Kraftwerk perd une bataille juridique clé sur ses droits d'auteur

La Cour constitutionnelle allemande a jugé mardi que la “liberté artistique” pouvait prévaloir sur les intérêts économiques dans certains cas, déboutant le groupe électro culte Kraftwerk dans une affaire de droits d’auteur aux ramifications potentiellement importantes pour l’industrie musicale. Dans sa décision, la plus haute juridiction d’Allemagne a estimé que si l’atteinte aux droits d’exploitation d’un auteur était “marginale, alors la liberté artistique prend le pas sur les intérêts du propriétaire du droit d’auteur”.
Ralf Hütter et Florian Schneider-Esleben, membres du légendaire groupe allemand Kraftwerk, se battaient depuis 1997 devant toutes les instances pour faire valoir leurs droits sur un rythme de percussions de deux petites secondes tiré du morceau “Metall auf Metall” (1977), repris et joué en boucle par la rappeuse allemande Sabrina Setlur dans sa chanson “Nur mir” (“moi seule”).
La Cour a donné raison au producteur de la chanson incriminée, Moses Pelham, estimant que l’intérêt artistique devait prévaloir étant donné que le “sampling”, soit “l’échantillonnage” de morceaux de musique existants, était dans la nature même du hip-hop.
“L’utilisation de ‘samples’ est un élément prégnant du hip-hop (…) cet aspect spécifique à ce genre ne peut être ignoré”, selon un communiqué diffusé par l’instance expliquant sa décision.
Ce jugement, appelé à faire jurisprudence en Allemagne, prend le contre-pied de la juridiction précédente. La Cour fédérale de justice avait donné raison en 2012 à Kraftwerk en considérant que même l’utilisation d’une “bribe sonore” d’un morceau original était soumise aux droits d’auteur et d’exploitation.
Cette instance avait jugé qu’un artiste ne pouvait utiliser un échantillon original qu’en versant des royalties. A défaut, il devait réenregistrer lui-même l’extrait concerné.
La Cour constitutionnelle estime elle, que ces conditions n’étaient pas proportionnées et limitaient indûment la création, les musiciens n’ayant pas nécessairement les moyens de verser de tels royalties, d’autant qu’un morceau peut compter “de nombreux +samples+ différents”. Le réenregistrement présente aussi à ses yeux des difficultés, par exemple techniques, qui ne sont pas à la portée de tous les artistes.
Les juges considèrent dès lors que l’échantillonnage est un processus artistique légitime dans la mesure où la nouvelle “oeuvre n’entre pas en concurrence directe avec le morceau original” et n’entraîne pas un préjudice financier pour le détenteur des droits.

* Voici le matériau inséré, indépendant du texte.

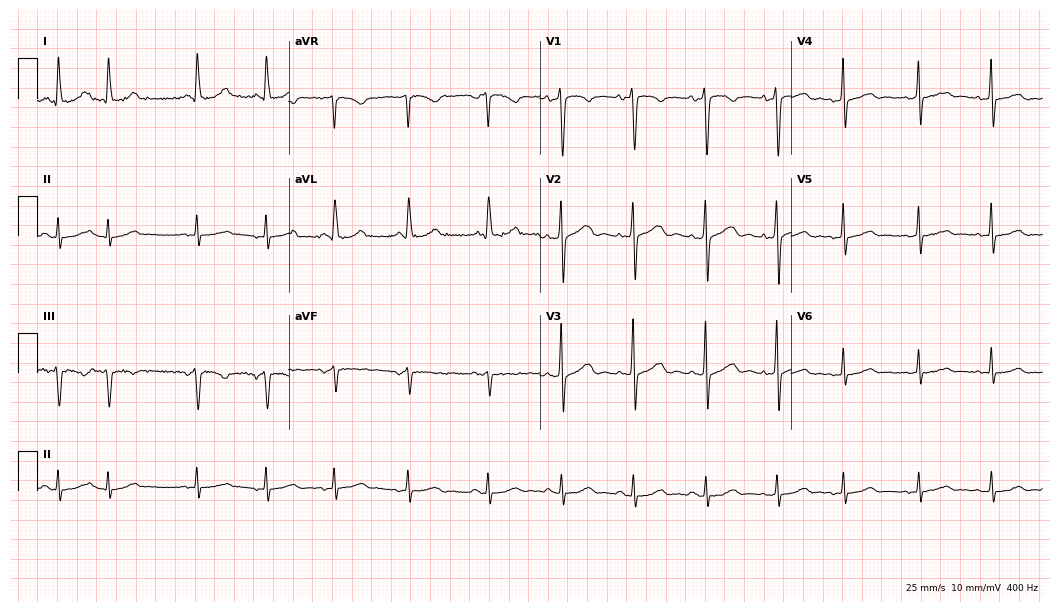
ECG — a female, 69 years old. Screened for six findings — first-degree AV block, right bundle branch block (RBBB), left bundle branch block (LBBB), sinus bradycardia, atrial fibrillation (AF), sinus tachycardia — none is recorded. Other findings, if any, are not listed.
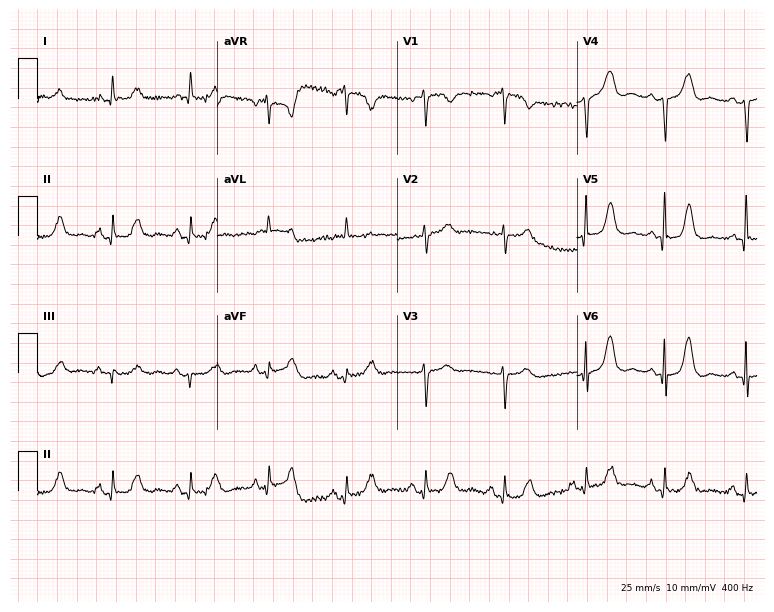
Standard 12-lead ECG recorded from a female patient, 71 years old (7.3-second recording at 400 Hz). None of these six findings is recorded: first-degree AV block, right bundle branch block (RBBB), left bundle branch block (LBBB), sinus bradycardia, atrial fibrillation (AF), sinus tachycardia. Findings outside these six are not listed.
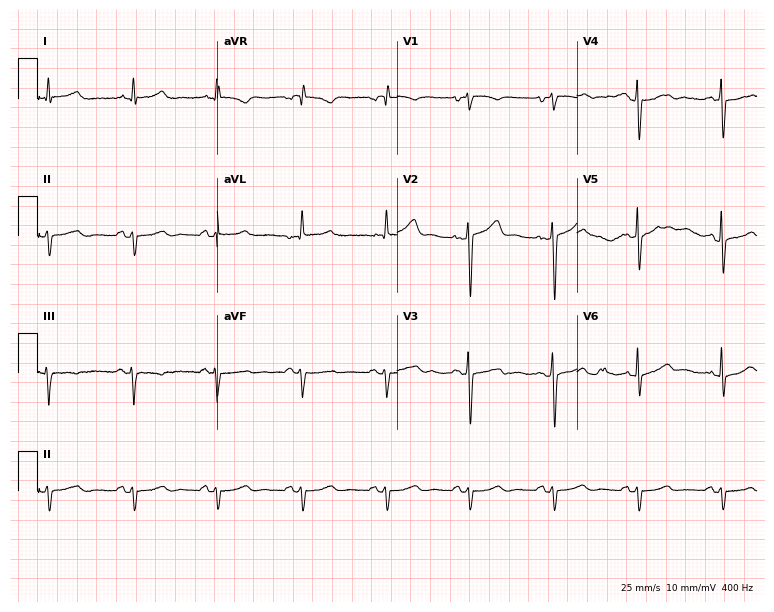
Resting 12-lead electrocardiogram. Patient: a 65-year-old male. None of these six findings is recorded: first-degree AV block, right bundle branch block, left bundle branch block, sinus bradycardia, atrial fibrillation, sinus tachycardia.
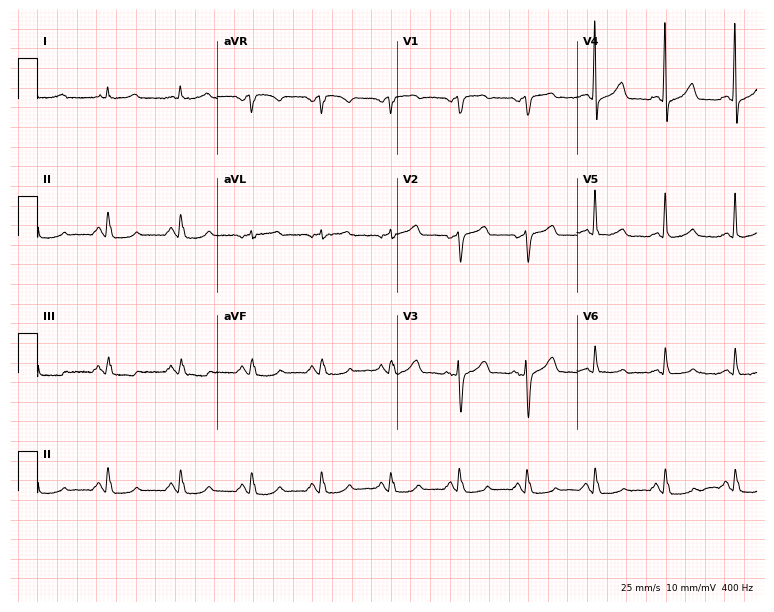
Electrocardiogram (7.3-second recording at 400 Hz), a male, 81 years old. Overall reading on record: normal ECG.
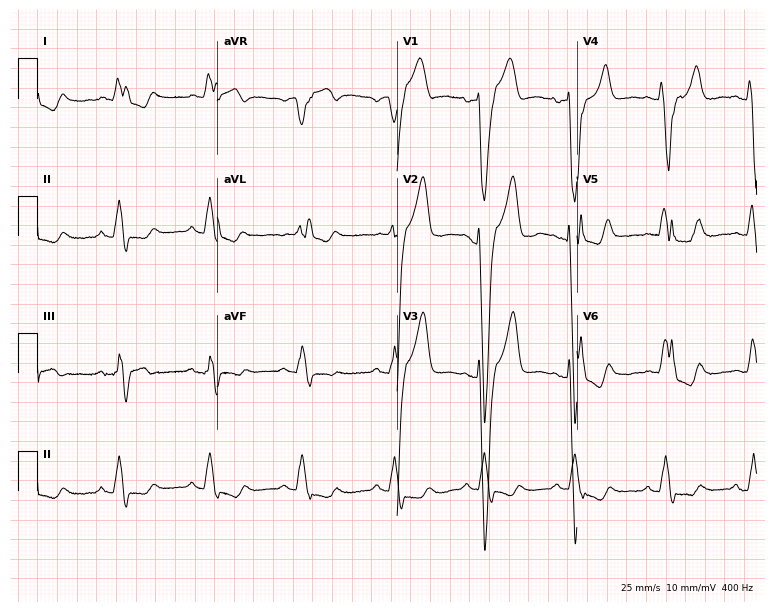
ECG (7.3-second recording at 400 Hz) — a man, 78 years old. Findings include left bundle branch block (LBBB).
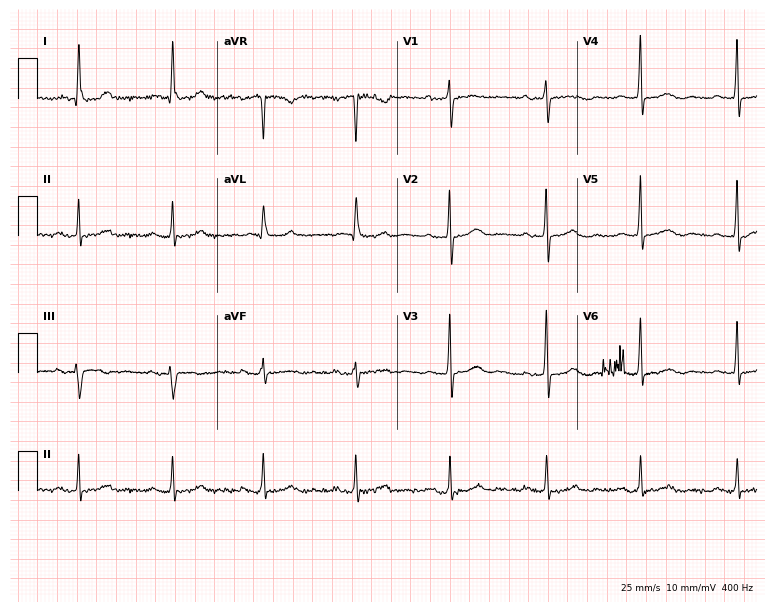
12-lead ECG (7.3-second recording at 400 Hz) from a 79-year-old woman. Screened for six findings — first-degree AV block, right bundle branch block, left bundle branch block, sinus bradycardia, atrial fibrillation, sinus tachycardia — none is recorded.
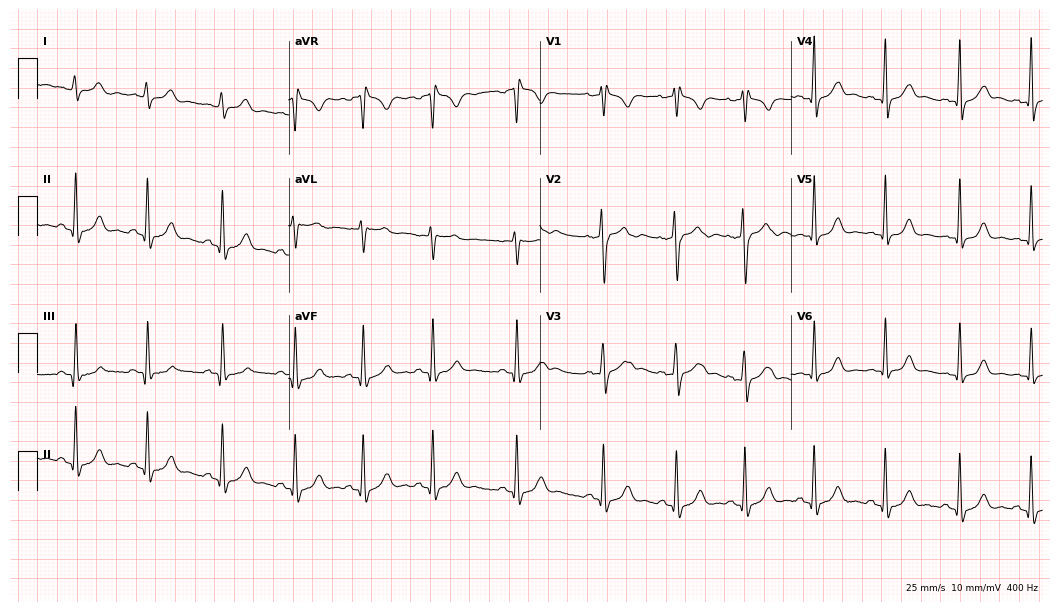
Standard 12-lead ECG recorded from a 32-year-old male. The tracing shows right bundle branch block (RBBB).
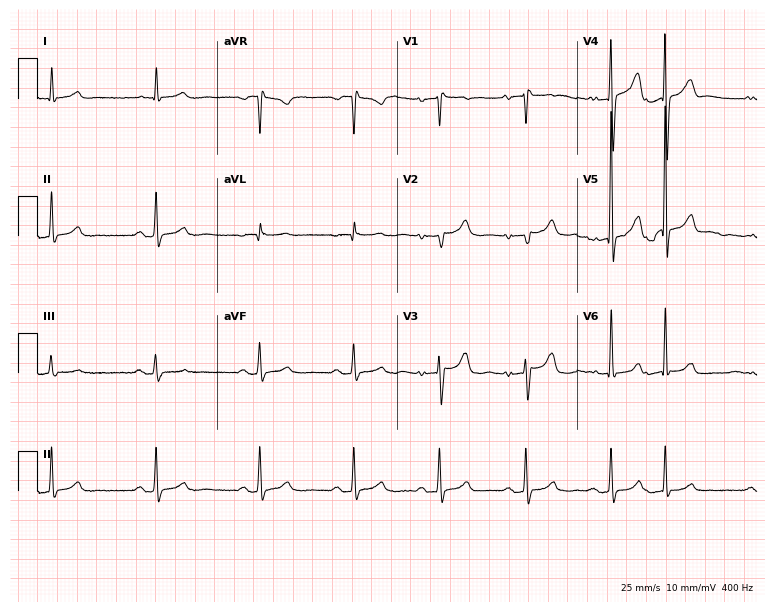
Electrocardiogram, an 80-year-old male. Overall reading on record: normal ECG.

Lors d’une audience en novembre 2015, Ralf Hütter avait au contraire invoqué l’un des dix commandements – “tu ne commettras pas de vol” – pour affirmer qu’il devait aussi s’appliquer aux artistes.
Le représentant de l’Etat lors de l’audience, Hubert Weis, avait lui défendu la pratique très répandue du sampling. Le producteur mis en cause par Kraftwerk avait, outre cet argument, affirmé qu’il ne savait pas à l’époque des faits que les deux secondes retenues dans un vaste catalogue de motifs sonores étaient tirées d’un morceau du groupe électro.
La position de la Cour constitutionnelle allemande intervient alors que la réglementation européenne de 2002 sur les droits d’auteurs et les droits d’exploitation ne traite pas de la question du sampling.
Ce type d’affaires, visant souvent des artistes de hip-hop, intervient régulièrement en raison de la frontière floue entre droits des uns et liberté de création des autres.
La star du rap Kanye West est ainsi visé depuis mai aux Etats-Unis par une plainte d’un artiste hongrois, Gabor Presser, qui juge que l’artiste américain a utilisé dans sa chanson “New Slaves” un “sample” sans lui verser de royalties ou demander d’autorisation. Il réclame 2,5 millions de dollars, estimant qu’un tiers du morceau provient de l’original hongrois.
Une chanteuse hongroise, Monika Juhasz Miczura a elle lancé une procédure similaire en décembre 2014, toujours outre-atlantique, contre le couple star Beyoncé et Jay-Z pour leur morceau “Drunk on Love”. En cause 40 secondes de mélodie.